The Weld County Veterans Memorial is located in Greeley, Colorado near Bittersweet Park at the corner of 16th St. and 35th Ave. It is "dedicated to the men and women of Weld County who have served our country in times of peace and war, and especially to those who gave their lives".

Dedicated on Veterans Day in 1997, the memorial's 10th anniversary was celebrated on Veterans Day, 2007. Annual Memorial Day, Veterans Day, and Armed Forces Day ceremonies are held at the memorial.

The centerpiece of the memorial is a statue of Pvt.
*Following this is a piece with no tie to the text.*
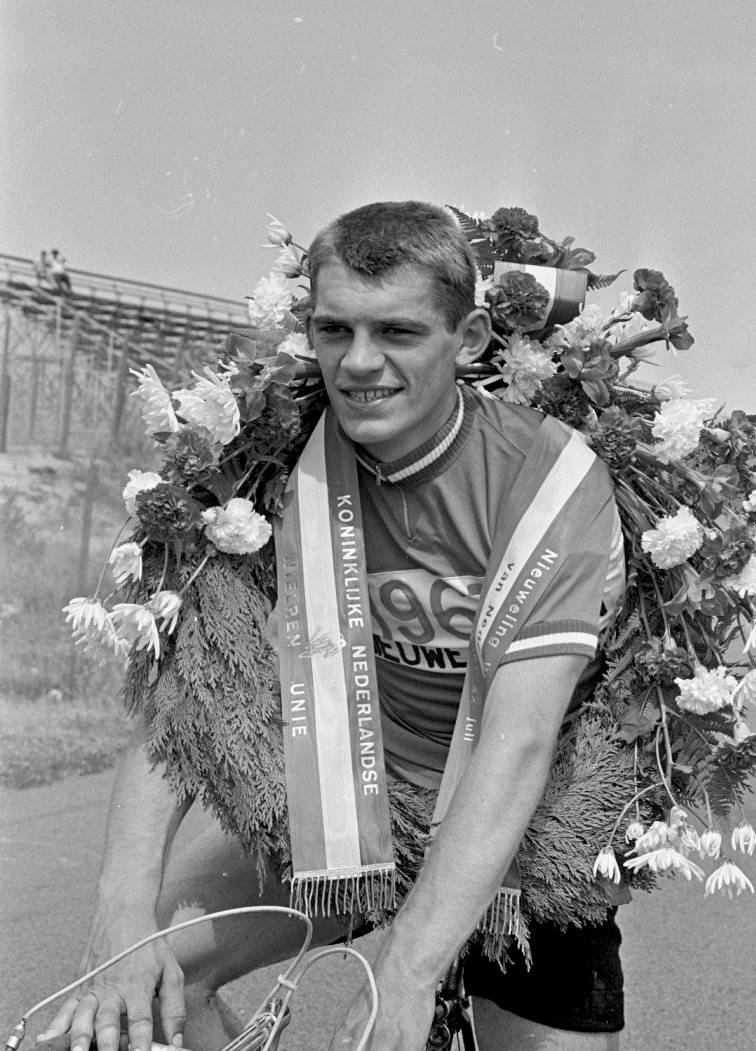 Nederlands Kampioenschap Wielrennen voor Nieuwelingen. Jan Aling werd kampioen

Joe P. Martinez of Ault, Colorado, the first Weld County resident to be awarded the Medal of Honor. The bronze plaque below the statue reads:

IN GRATEFUL MEMORY OF
Private Joe P. Martinez, A.S. No. 37332507,
WHO DIED IN THE SERVICE OF HIS COUNTRY
in the North American Area, May 26, 1943

HE STANDS IN THE UNBROKEN LINE OF PATRIOTS
WHO HAVE DARED TO DIE THAT FREEDOM MIGHT LIVE,
AND GROW, AND INCREASE ITS BLESSINGS.
FREEDOM LIVES, AND THROUGH IT HE LIVES - IN A WAY
THAT HUMBLES THE UNDERSTANDINGS OF MOST MEN

Franklin D. Roosevelt
PRESIDENT OF THE UNITED STATES OF AMERICA

The memorial includes granite slabs commemorating many of the theaters of war in US military history, along with brief narratives. Also displayed are the names of the men and women from Weld County who served in each of these conflicts.